Dans quel contexte le programme Sud Expert Plantes Développement Durable (SEP2D), qui a donné naissance à cet ouvrage, s’inscrit-il ?
Le programme SEP2D, mené de 2015 à 2021, a succédé au programme Sud Expert Plantes (SEP), qui s’est lui déroulé de 2006 à 2012. Ceux-ci sont nés du constat qu’il y avait un très large déficit de connaissances et de communication sur la biodiversité végétale dans les pays du Sud, en particulier en Afrique.
Ceci s’explique, entre autres, par le sous-investissement scientifique dans cette partie du monde comparé à d’autres continents. Ces recherches commencent toutefois à reprendre de l’importance mais les scientifiques locaux restent souvent isolés. Il y a également très peu de partenariat entre pays. Une difficulté supplémentaire est que, les instances politiques et les financeurs du développement (Banque Mondiale, UE, opérateurs privés ou publics…) promeuvent des actions à grande échelle, alors qu’en matière de biodiversité végétale, les actions doivent plutôt s’adapter à des réalité (naturelles et humaines) plutôt locales. SEP puis SEP2D ont ainsi été créés pour accompagner les communautés scientifiques travaillant sur la biodiversité végétale dans les pays du Sud, notamment en finançant des projets de recherche renforçant l’acquisition et le partage des connaissances. Il s’est agi aussi d’appuyer des initiatives de partenariats public-privé, voire même partenariat recherche-organismes opérationnels, afin de valoriser cette biodiversité, ou encore de soutenir l’implication des scientifiques dans leurs activités de conseil auprès des instances nationales ou internationales.
Comment avez-vous conçu cet ouvrage et quels sont les grands thèmes abordés ?
Cet ouvrage est pensé comme une mosaïque : les pièces du puzzle qui la constituent nous permettent d’explorer différents pans des recherches menées en biodiversité végétale au travers d’exemples de projets conduits principalement par des équipes de chercheurs du Sud. Pour documenter la diversité des écosystèmes locaux, nous sommes partis à la découverte des connaissances tirées des utilisations populaires au travers de projets qui se sont par exemple intéressés aux plantes forestières commercialisées dans les marchés urbains de la Guinée forestière ou à la culture du palmier rônier dans l’ouest du Burkina Faso. Nous abordons le rôle des collections botaniques en voyageant des collections de bambous du Vietnam jusqu’au Centre national de la floristique de Côte d’Ivoire, entre autres.
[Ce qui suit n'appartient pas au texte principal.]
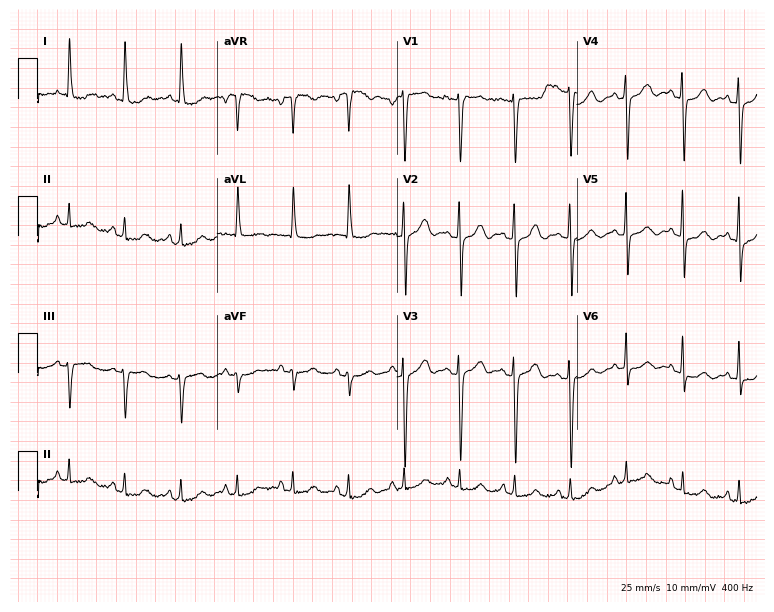
Resting 12-lead electrocardiogram (7.3-second recording at 400 Hz). Patient: a woman, 60 years old. Read as a normal ECG.

Dans une partie consacrée à la valorisation de la biodiversité, nous nous attardons sur les plantes alimentaires et médicinales, par exemple celles utilisées dans la gestion des maladies hépatiques par les tradipraticiens burkinabés. Nous donnons aussi une place à part aux champignons forestiers, avec des exemples de consommation en Côte d’Ivoire et en République démocratique du Congo. D’autres usages sont aussi abordés, comme l’utilisation de certaines espèces d’arbres dans la fabrication de mortiers et pillons béninois ou l’extraction d’huiles de différentes espèces de Millettia, une plante endémique de Madagascar.
Nous nous intéressons aussi bien évidemment à la gestion durable de ces ressources végétales, via l’histoire de la domestication du karité au Bénin, des caféiers Robusta endémiques de Guinée ou encore la dynamique d’une méga-mangrove malgache. Dans un contexte où ces espèces sont mises à mal par le changement climatique et la destruction anthropique des milieux naturels, nous nous sommes aussi intéressés à la restauration des écosystèmes après leur dégradation. Nous explorons enfin divers exemples de gouvernance environnementale.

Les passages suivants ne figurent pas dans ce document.